> [SUPPLIED MATERIAL]
----
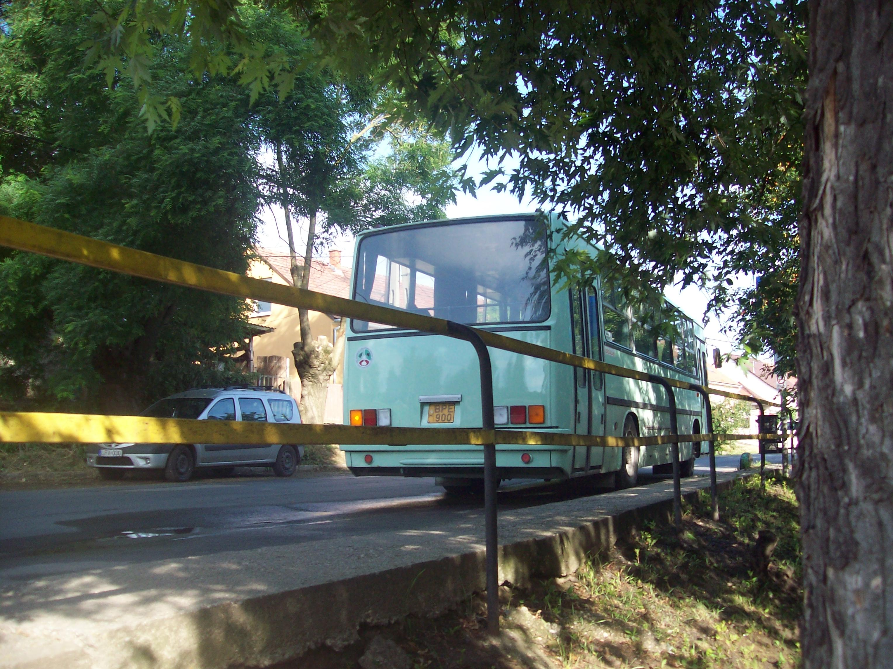 5-ös busz érkezett Dávidföldre.
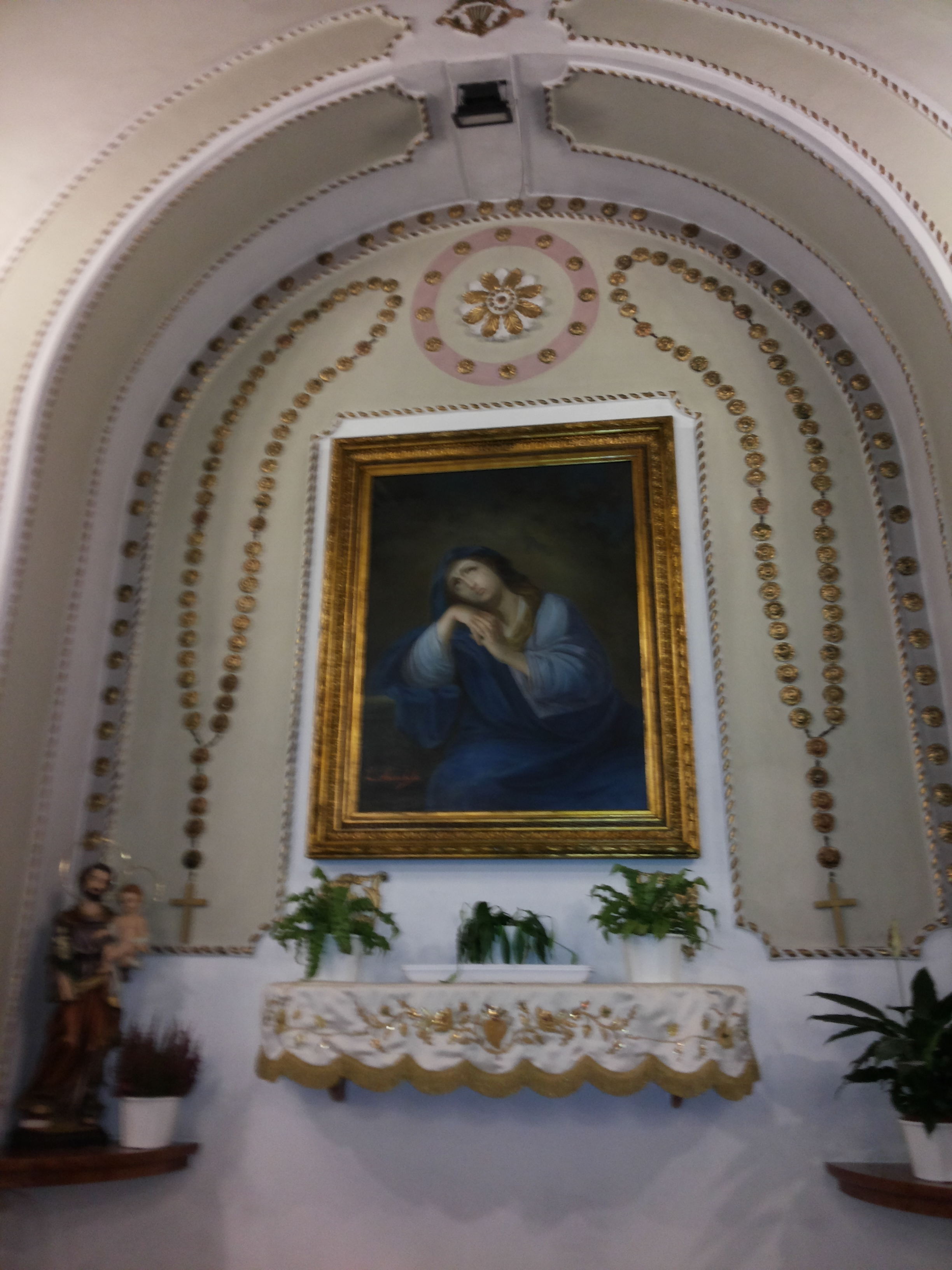 Dipinto della Madonna della confusione nella chiesa di Sant'Anna (Alcamo)
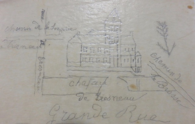 Dessin du château de Tresneau reproduit sur calque en 1915 par M. Ledoux, maire de Châteauneuf en Thymerais à partir d'un dessin ancien appartenant à son adjoint.
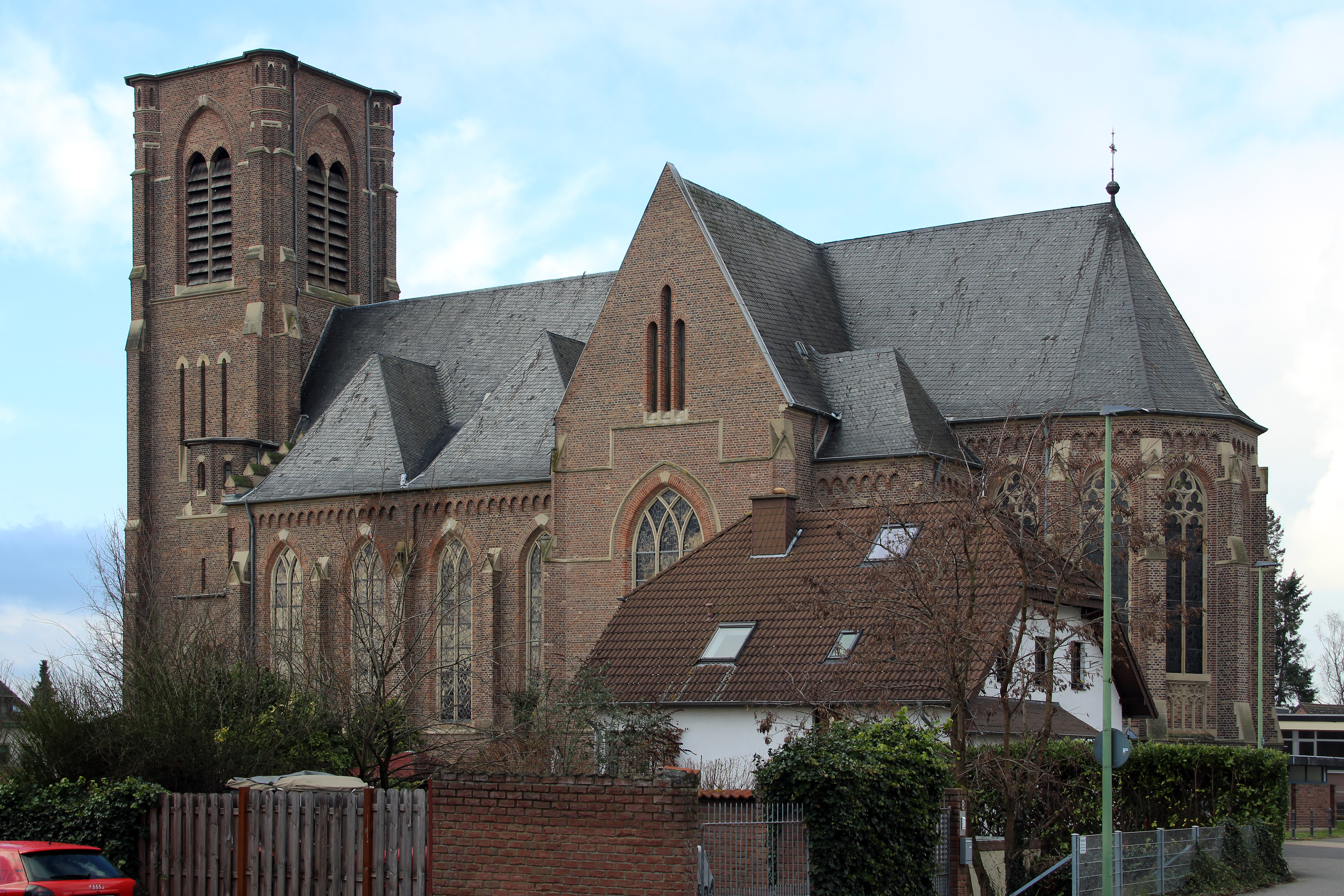 Kath. Pfarrkirche St. Laurentius in Merzenich - Südost-Ansicht.
----
> [WORK TASK] Copy out all the data exactly, skipping the pictures.

> [ANSWER TO THIS TASK]
 5-ös busz érkezett Dávidföldre.
 Dipinto della Madonna della confusione nella chiesa di Sant'Anna (Alcamo)
 Dessin du château de Tresneau reproduit sur calque en 1915 par M. Ledoux, maire de Châteauneuf en Thymerais à partir d'un dessin ancien appartenant à son adjoint.
 Kath. Pfarrkirche St. Laurentius in Merzenich - Südost-Ansicht.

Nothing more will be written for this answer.